Why Your CJC+Ipamorelin Isn't Working on Retatrutide

May 20, 2026
Why Your CJC+Ipamorelin Isn't Working on Retatrutide

Your growth hormone peptides work through a specific chain of events, and if any link in that chain breaks, the whole thing falls apart.

Here is the full pathway: you inject a secretagogue like CJC-1295 or Ipamorelin, it travels to your pituitary gland, your pituitary releases a pulse of growth hormone into your blood, that growth hormone travels to your liver, and your liver converts it into something called IGF-1, which is insulin-like growth factor 1, the downstream signal that actually drives most of the benefits you are chasing. That is the chain. The article is about one specific place where Retatrutide breaks it.

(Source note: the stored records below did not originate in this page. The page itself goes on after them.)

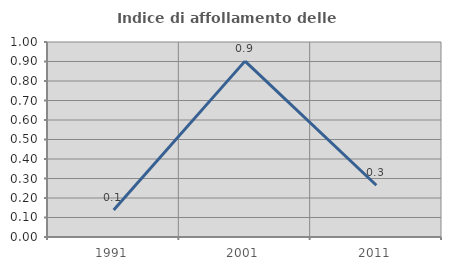
| Category | Indice di affollamento delle abitazioni  |
|---|---|
| 1991.0 | 0.139 |
| 2001.0 | 0.902 |
| 2011.0 | 0.265 |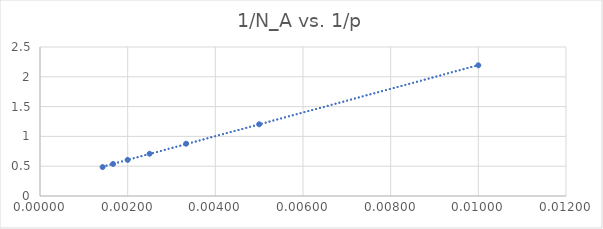
| Category | Series 0 |
|---|---|
| 0.01 | 2.193 |
| 0.005 | 1.203 |
| 0.0033333333333333335 | 0.877 |
| 0.0025 | 0.709 |
| 0.002 | 0.606 |
| 0.0016666666666666668 | 0.538 |
| 0.0014285714285714286 | 0.485 |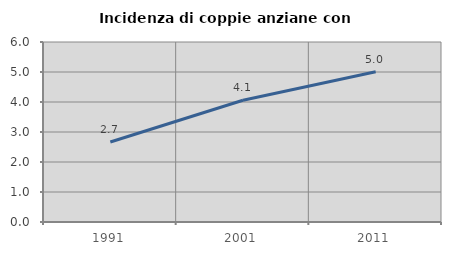
| Category | Incidenza di coppie anziane con figli |
|---|---|
| 1991.0 | 2.667 |
| 2001.0 | 4.058 |
| 2011.0 | 5.009 |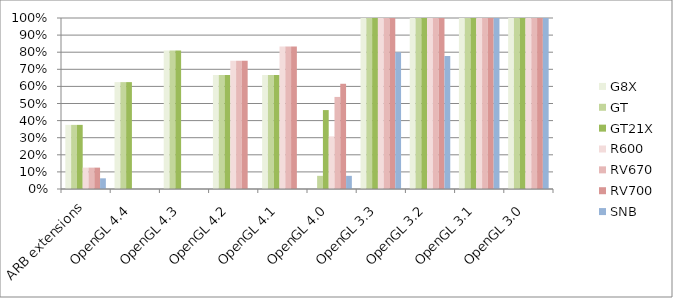
| Category | G8X | GT | GT21X | R600 | RV670 | RV700 | SNB |
|---|---|---|---|---|---|---|---|
| ARB extensions | 0.375 | 0.375 | 0.375 | 0.125 | 0.125 | 0.125 | 0.062 |
| OpenGL 4.4 | 0.625 | 0.625 | 0.625 | 0 | 0 | 0 | 0 |
| OpenGL 4.3 | 0.81 | 0.81 | 0.81 | 0 | 0 | 0 | 0 |
| OpenGL 4.2 | 0.667 | 0.667 | 0.667 | 0.75 | 0.75 | 0.75 | 0 |
| OpenGL 4.1 | 0.667 | 0.667 | 0.667 | 0.833 | 0.833 | 0.833 | 0 |
| OpenGL 4.0 | 0 | 0.077 | 0.462 | 0.308 | 0.538 | 0.615 | 0.077 |
| OpenGL 3.3 | 1 | 1 | 1 | 1 | 1 | 1 | 0.8 |
| OpenGL 3.2 | 1 | 1 | 1 | 1 | 1 | 1 | 0.778 |
| OpenGL 3.1 | 1 | 1 | 1 | 1 | 1 | 1 | 1 |
| OpenGL 3.0 | 1 | 1 | 1 | 1 | 1 | 1 | 1 |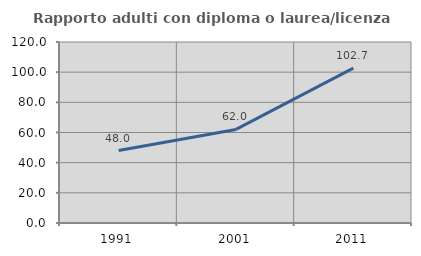
| Category | Rapporto adulti con diploma o laurea/licenza media  |
|---|---|
| 1991.0 | 48 |
| 2001.0 | 62.032 |
| 2011.0 | 102.715 |

The place it breaks is at the pituitary.

Your pituitary has receptors for insulin on the same cells that produce and release growth hormone, and when insulin is present in your blood, it binds to those receptors and suppresses growth hormone output. Think of insulin as the brake and your secretagogue injection as the gas pedal. You can press the gas as hard as you want, but if someone is riding the brake at the same time, you are not going anywhere. This is why the standard recommendation has always been to inject growth hormone secretagogues in a fasted state, because fasting is what keeps insulin low, which is what keeps the brake off.

The rule of thumb that emerged from this is to wait at least two hours after eating before you inject. And for most people not on any other compounds, two hours is a reasonable estimate of when insulin has returned close enough to baseline after a normal mixed meal.

Retatrutide changes this calculation entirely.

Retatrutide is a triple agonist, meaning it activates three receptors: GIP, GLP-1, and glucagon. Its GLP-1 activity is what matters here, because one of the things GLP-1 does is slow something called gastric emptying, which is simply the rate at which food leaves your stomach and moves into your small intestine where it gets absorbed. Slower gastric emptying means food sits in your stomach longer, which means it gets absorbed more slowly, which means insulin stays elevated for a longer window after you eat than it would in someone not on the drug.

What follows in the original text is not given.